Plas John Johnson Jr. was born on July 21, 1931 in Donaldsonville, Louisiana. Along with his pianist brother Ray, he first recorded as the Johnson Brothers in New Orleans in the late 1940s. He then toured with R&B singer Charles Brown and after military service moved to Los Angeles and began session recordings as a full-time musician. There he backed artists such as B. B. King and Johnny Otis as well as scores of other R&B performers.

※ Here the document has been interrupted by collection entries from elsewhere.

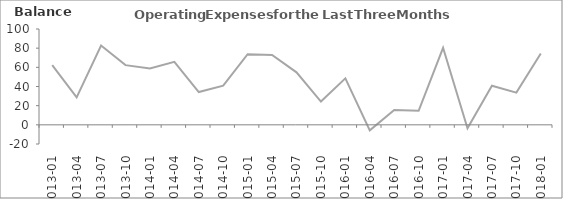
| Category | Balance |
|---|---|
| 2013-01 | 62.3 |
| 2013-04 | 28.6 |
| 2013-07 | 82.8 |
| 2013-10 | 62.3 |
| 2014-01 | 58.7 |
| 2014-04 | 65.7 |
| 2014-07 | 34.2 |
| 2014-10 | 40.8 |
| 2015-01 | 73.7 |
| 2015-04 | 72.9 |
| 2015-07 | 54.8 |
| 2015-10 | 24.3 |
| 2016-01 | 48.5 |
| 2016-04 | -5.8 |
| 2016-07 | 15.4 |
| 2016-10 | 14.6 |
| 2017-01 | 80.4 |
| 2017-04 | -3.6 |
| 2017-07 | 40.8 |
| 2017-10 | 33.6 |
| 2018-01 | 74.5 |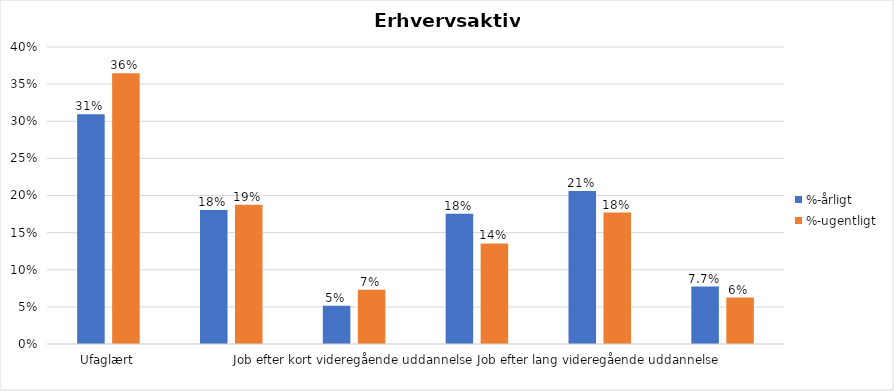
| Category | %-årligt | %-ugentligt |
|---|---|---|
| Ufaglært | 0.309 | 0.365 |
| Erhvervsfagligt job | 0.18 | 0.188 |
| Job efter kort videregående uddannelse | 0.052 | 0.073 |
| Job efter mellemlang videregående uddannelse | 0.175 | 0.135 |
| Job efter lang videregående uddannelse | 0.206 | 0.177 |
| Selvstændig | 0.077 | 0.062 |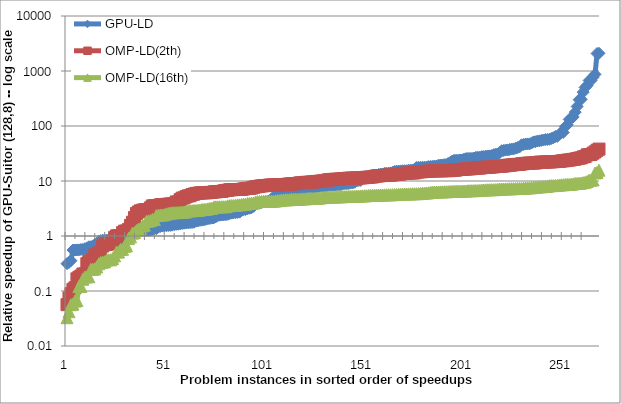
| Category | GPU-LD | OMP-LD(2th) | OMP-LD(16th) |
|---|---|---|---|
| 0 | 0.314 | 0.056 | 0.033 |
| 1 | 0.331 | 0.075 | 0.042 |
| 2 | 0.356 | 0.09 | 0.056 |
| 3 | 0.555 | 0.107 | 0.058 |
| 4 | 0.556 | 0.114 | 0.066 |
| 5 | 0.558 | 0.166 | 0.067 |
| 6 | 0.56 | 0.177 | 0.12 |
| 7 | 0.569 | 0.187 | 0.121 |
| 8 | 0.57 | 0.204 | 0.163 |
| 9 | 0.587 | 0.205 | 0.18 |
| 10 | 0.606 | 0.314 | 0.181 |
| 11 | 0.636 | 0.342 | 0.182 |
| 12 | 0.637 | 0.356 | 0.247 |
| 13 | 0.66 | 0.377 | 0.249 |
| 14 | 0.697 | 0.451 | 0.252 |
| 15 | 0.712 | 0.463 | 0.274 |
| 16 | 0.797 | 0.488 | 0.312 |
| 17 | 0.825 | 0.511 | 0.33 |
| 18 | 0.838 | 0.659 | 0.334 |
| 19 | 0.84 | 0.695 | 0.341 |
| 20 | 0.841 | 0.698 | 0.366 |
| 21 | 0.848 | 0.726 | 0.37 |
| 22 | 0.855 | 0.728 | 0.371 |
| 23 | 0.867 | 0.764 | 0.387 |
| 24 | 0.868 | 0.944 | 0.434 |
| 25 | 0.87 | 1.007 | 0.511 |
| 26 | 0.873 | 1.015 | 0.512 |
| 27 | 0.876 | 1.02 | 0.568 |
| 28 | 0.891 | 1.151 | 0.574 |
| 29 | 0.916 | 1.226 | 0.647 |
| 30 | 0.991 | 1.237 | 0.663 |
| 31 | 1.013 | 1.32 | 0.902 |
| 32 | 1.015 | 1.564 | 0.965 |
| 33 | 1.168 | 1.783 | 1.128 |
| 34 | 1.201 | 2.161 | 1.151 |
| 35 | 1.255 | 2.571 | 1.252 |
| 36 | 1.256 | 2.74 | 1.334 |
| 37 | 1.271 | 2.87 | 1.374 |
| 38 | 1.271 | 2.944 | 1.523 |
| 39 | 1.272 | 2.997 | 1.58 |
| 40 | 1.272 | 2.998 | 1.834 |
| 41 | 1.273 | 3.017 | 1.887 |
| 42 | 1.278 | 3.249 | 1.896 |
| 43 | 1.316 | 3.521 | 1.998 |
| 44 | 1.347 | 3.56 | 2.002 |
| 45 | 1.358 | 3.566 | 2.347 |
| 46 | 1.447 | 3.578 | 2.38 |
| 47 | 1.486 | 3.696 | 2.41 |
| 48 | 1.514 | 3.715 | 2.416 |
| 49 | 1.526 | 3.729 | 2.439 |
| 50 | 1.545 | 3.76 | 2.518 |
| 51 | 1.55 | 3.771 | 2.572 |
| 52 | 1.554 | 3.826 | 2.611 |
| 53 | 1.573 | 3.831 | 2.644 |
| 54 | 1.607 | 3.845 | 2.66 |
| 55 | 1.63 | 4.158 | 2.666 |
| 56 | 1.64 | 4.162 | 2.668 |
| 57 | 1.663 | 4.585 | 2.694 |
| 58 | 1.683 | 4.871 | 2.713 |
| 59 | 1.705 | 4.952 | 2.732 |
| 60 | 1.726 | 5.186 | 2.747 |
| 61 | 1.741 | 5.363 | 2.862 |
| 62 | 1.748 | 5.396 | 2.877 |
| 63 | 1.756 | 5.688 | 2.883 |
| 64 | 1.777 | 5.774 | 2.909 |
| 65 | 1.862 | 5.954 | 2.915 |
| 66 | 1.888 | 5.96 | 2.939 |
| 67 | 1.923 | 6.082 | 2.963 |
| 68 | 1.941 | 6.098 | 3.037 |
| 69 | 1.971 | 6.101 | 3.047 |
| 70 | 2.012 | 6.109 | 3.061 |
| 71 | 2.059 | 6.142 | 3.122 |
| 72 | 2.08 | 6.192 | 3.17 |
| 73 | 2.118 | 6.207 | 3.191 |
| 74 | 2.137 | 6.347 | 3.379 |
| 75 | 2.231 | 6.35 | 3.386 |
| 76 | 2.351 | 6.43 | 3.386 |
| 77 | 2.396 | 6.452 | 3.4 |
| 78 | 2.41 | 6.46 | 3.4 |
| 79 | 2.43 | 6.634 | 3.404 |
| 80 | 2.436 | 6.737 | 3.419 |
| 81 | 2.477 | 6.78 | 3.536 |
| 82 | 2.555 | 6.943 | 3.567 |
| 83 | 2.599 | 6.945 | 3.589 |
| 84 | 2.647 | 6.986 | 3.592 |
| 85 | 2.649 | 6.997 | 3.613 |
| 86 | 2.691 | 7 | 3.685 |
| 87 | 2.716 | 7.009 | 3.689 |
| 88 | 2.943 | 7.043 | 3.738 |
| 89 | 3.006 | 7.167 | 3.79 |
| 90 | 3.029 | 7.281 | 3.794 |
| 91 | 3.136 | 7.345 | 3.905 |
| 92 | 3.194 | 7.356 | 3.912 |
| 93 | 3.27 | 7.443 | 3.968 |
| 94 | 3.468 | 7.683 | 3.97 |
| 95 | 3.821 | 7.829 | 4.15 |
| 96 | 3.916 | 7.91 | 4.222 |
| 97 | 3.967 | 8.059 | 4.233 |
| 98 | 4.054 | 8.134 | 4.251 |
| 99 | 4.178 | 8.219 | 4.267 |
| 100 | 4.179 | 8.246 | 4.269 |
| 101 | 4.296 | 8.295 | 4.273 |
| 102 | 4.356 | 8.435 | 4.292 |
| 103 | 4.657 | 8.459 | 4.299 |
| 104 | 5.126 | 8.475 | 4.302 |
| 105 | 5.198 | 8.481 | 4.347 |
| 106 | 5.226 | 8.496 | 4.397 |
| 107 | 5.283 | 8.507 | 4.406 |
| 108 | 5.389 | 8.54 | 4.526 |
| 109 | 5.394 | 8.597 | 4.53 |
| 110 | 5.486 | 8.648 | 4.553 |
| 111 | 5.519 | 8.697 | 4.562 |
| 112 | 5.551 | 8.84 | 4.572 |
| 113 | 5.802 | 8.851 | 4.643 |
| 114 | 6.166 | 8.894 | 4.66 |
| 115 | 6.191 | 8.93 | 4.661 |
| 116 | 6.311 | 9.003 | 4.664 |
| 117 | 6.469 | 9.21 | 4.68 |
| 118 | 6.934 | 9.265 | 4.728 |
| 119 | 6.952 | 9.36 | 4.731 |
| 120 | 7.046 | 9.423 | 4.751 |
| 121 | 7.098 | 9.443 | 4.782 |
| 122 | 7.114 | 9.478 | 4.819 |
| 123 | 7.133 | 9.581 | 4.833 |
| 124 | 7.568 | 9.613 | 4.837 |
| 125 | 7.695 | 9.729 | 4.857 |
| 126 | 7.765 | 9.827 | 4.865 |
| 127 | 7.963 | 9.831 | 4.892 |
| 128 | 8.022 | 9.99 | 4.965 |
| 129 | 8.131 | 10.028 | 5.002 |
| 130 | 8.173 | 10.089 | 5.028 |
| 131 | 8.177 | 10.359 | 5.065 |
| 132 | 8.348 | 10.534 | 5.092 |
| 133 | 8.378 | 10.616 | 5.127 |
| 134 | 8.399 | 10.678 | 5.131 |
| 135 | 8.461 | 10.75 | 5.133 |
| 136 | 8.527 | 10.755 | 5.159 |
| 137 | 8.538 | 10.76 | 5.163 |
| 138 | 8.545 | 10.888 | 5.176 |
| 139 | 8.876 | 11.053 | 5.209 |
| 140 | 8.945 | 11.103 | 5.211 |
| 141 | 8.958 | 11.142 | 5.217 |
| 142 | 9.009 | 11.234 | 5.237 |
| 143 | 9.226 | 11.266 | 5.239 |
| 144 | 9.254 | 11.266 | 5.248 |
| 145 | 9.491 | 11.266 | 5.278 |
| 146 | 10.076 | 11.346 | 5.306 |
| 147 | 10.217 | 11.388 | 5.324 |
| 148 | 10.245 | 11.404 | 5.35 |
| 149 | 11.136 | 11.463 | 5.369 |
| 150 | 11.57 | 11.528 | 5.392 |
| 151 | 11.672 | 11.688 | 5.403 |
| 152 | 12.295 | 11.71 | 5.467 |
| 153 | 12.413 | 11.832 | 5.478 |
| 154 | 12.808 | 11.84 | 5.502 |
| 155 | 12.827 | 12.152 | 5.528 |
| 156 | 12.846 | 12.292 | 5.54 |
| 157 | 13.146 | 12.409 | 5.567 |
| 158 | 13.369 | 12.52 | 5.568 |
| 159 | 13.392 | 12.567 | 5.57 |
| 160 | 13.861 | 12.591 | 5.593 |
| 161 | 13.869 | 12.746 | 5.611 |
| 162 | 13.883 | 12.807 | 5.626 |
| 163 | 14.064 | 12.815 | 5.631 |
| 164 | 14.306 | 12.896 | 5.642 |
| 165 | 14.927 | 13.088 | 5.672 |
| 166 | 15.086 | 13.217 | 5.674 |
| 167 | 15.167 | 13.302 | 5.764 |
| 168 | 15.226 | 13.366 | 5.768 |
| 169 | 15.352 | 13.689 | 5.787 |
| 170 | 15.38 | 13.697 | 5.817 |
| 171 | 15.386 | 13.846 | 5.819 |
| 172 | 15.681 | 14.004 | 5.834 |
| 173 | 15.762 | 14.013 | 5.847 |
| 174 | 15.825 | 14.03 | 5.871 |
| 175 | 16.156 | 14.035 | 5.875 |
| 176 | 17.593 | 14.456 | 5.88 |
| 177 | 17.673 | 14.558 | 5.886 |
| 178 | 17.728 | 14.744 | 5.948 |
| 179 | 17.754 | 14.746 | 6.022 |
| 180 | 17.782 | 14.88 | 6.026 |
| 181 | 17.867 | 14.912 | 6.055 |
| 182 | 18.312 | 15.071 | 6.095 |
| 183 | 18.349 | 15.21 | 6.192 |
| 184 | 18.451 | 15.284 | 6.291 |
| 185 | 18.629 | 15.301 | 6.293 |
| 186 | 18.649 | 15.324 | 6.312 |
| 187 | 19.29 | 15.362 | 6.333 |
| 188 | 19.488 | 15.366 | 6.344 |
| 189 | 19.542 | 15.391 | 6.355 |
| 190 | 19.842 | 15.409 | 6.369 |
| 191 | 19.854 | 15.423 | 6.391 |
| 192 | 20.83 | 15.442 | 6.405 |
| 193 | 21.595 | 15.46 | 6.44 |
| 194 | 23.021 | 15.706 | 6.444 |
| 195 | 23.782 | 15.714 | 6.499 |
| 196 | 23.867 | 15.789 | 6.512 |
| 197 | 23.883 | 16.167 | 6.53 |
| 198 | 24.088 | 16.177 | 6.532 |
| 199 | 24.224 | 16.183 | 6.556 |
| 200 | 24.974 | 16.416 | 6.579 |
| 201 | 25.63 | 16.545 | 6.582 |
| 202 | 25.7 | 16.605 | 6.653 |
| 203 | 25.722 | 16.648 | 6.665 |
| 204 | 25.755 | 16.795 | 6.674 |
| 205 | 26.185 | 17.102 | 6.694 |
| 206 | 26.936 | 17.124 | 6.696 |
| 207 | 26.974 | 17.171 | 6.713 |
| 208 | 27.072 | 17.202 | 6.761 |
| 209 | 27.804 | 17.46 | 6.848 |
| 210 | 27.83 | 17.741 | 6.878 |
| 211 | 28.283 | 17.758 | 6.892 |
| 212 | 28.519 | 17.803 | 6.925 |
| 213 | 28.595 | 17.864 | 6.946 |
| 214 | 29.016 | 18.057 | 6.956 |
| 215 | 30.07 | 18.057 | 6.964 |
| 216 | 30.861 | 18.381 | 6.985 |
| 217 | 31.086 | 18.384 | 7.081 |
| 218 | 32.751 | 18.571 | 7.142 |
| 219 | 35.508 | 18.64 | 7.158 |
| 220 | 35.863 | 18.755 | 7.165 |
| 221 | 36.617 | 19 | 7.183 |
| 222 | 36.695 | 19.334 | 7.211 |
| 223 | 37.452 | 19.367 | 7.223 |
| 224 | 38.102 | 19.525 | 7.264 |
| 225 | 38.304 | 19.805 | 7.266 |
| 226 | 39.53 | 19.964 | 7.286 |
| 227 | 40.522 | 20.044 | 7.305 |
| 228 | 41.685 | 20.063 | 7.326 |
| 229 | 45.548 | 20.52 | 7.331 |
| 230 | 46 | 20.638 | 7.405 |
| 231 | 47.034 | 20.892 | 7.459 |
| 232 | 47.21 | 21.02 | 7.49 |
| 233 | 47.214 | 21.179 | 7.528 |
| 234 | 48.964 | 21.208 | 7.554 |
| 235 | 51.376 | 21.253 | 7.658 |
| 236 | 51.726 | 21.264 | 7.673 |
| 237 | 53.333 | 21.627 | 7.797 |
| 238 | 53.677 | 21.971 | 7.826 |
| 239 | 54.875 | 21.974 | 7.876 |
| 240 | 55.594 | 21.981 | 7.932 |
| 241 | 56.661 | 22.118 | 7.963 |
| 242 | 56.915 | 22.204 | 8.05 |
| 243 | 57.464 | 22.233 | 8.192 |
| 244 | 59.377 | 22.283 | 8.241 |
| 245 | 61.103 | 22.491 | 8.258 |
| 246 | 64.562 | 22.573 | 8.273 |
| 247 | 64.687 | 22.647 | 8.294 |
| 248 | 71.033 | 22.683 | 8.452 |
| 249 | 75.28 | 23.103 | 8.535 |
| 250 | 76.287 | 23.323 | 8.544 |
| 251 | 96.74 | 23.437 | 8.617 |
| 252 | 104.781 | 23.956 | 8.682 |
| 253 | 131.595 | 23.984 | 8.71 |
| 254 | 137.826 | 24.354 | 8.746 |
| 255 | 145.904 | 24.742 | 8.853 |
| 256 | 178.65 | 24.961 | 9.051 |
| 257 | 226.539 | 25.589 | 9.069 |
| 258 | 300.999 | 26.094 | 9.09 |
| 259 | 304.698 | 26.295 | 9.19 |
| 260 | 411.807 | 27.434 | 9.339 |
| 261 | 501.963 | 27.858 | 9.477 |
| 262 | 545.579 | 29.845 | 9.775 |
| 263 | 670.609 | 30.217 | 10.34 |
| 264 | 672.635 | 30.353 | 10.402 |
| 265 | 770.379 | 32.075 | 10.436 |
| 266 | 868.812 | 33.818 | 13.994 |
| 267 | 2080.709 | 36.223 | 14.239 |
| 268 | 2101.717 | 38.03 | 15.684 |

An early supporter was Maxwell Davis, who hired him to take over his own parts so that he could concentrate on producing sessions for the Modern record label. Recruited by Capitol Records in the mid-1950s, Johnson also played on innumerable records by Peggy Lee, Nat King Cole, Frank Sinatra and others.

For the next twenty years Plas remained a leading session player averaging two sessions a day and playing everything from movie soundtracks to rock and roll singles, by such artists as Ricky Nelson, Bobby Vee, the Beach Boys and a number of instrumental groups.

By 1963, Johnson soloed for the television series The Odd Couple’s theme, recorded Ella Fitzgerald’s Jerome Kern, Harold Arlen and Johnny Mercer Songbooks; and worked with Motown playing with the likes of Marvin Gaye and The Supremes.

In 1970, Johnson joined the studio band of the Merv Griffin Show while playing with a number of jazz and swing bands of the period. The soul-jazz and hard bop tenor saxophonist is probably most widely known for his solo on Henry Mancini’s “The Pink Panther Theme”. He continues to record and perform, particularly at jazz festivals.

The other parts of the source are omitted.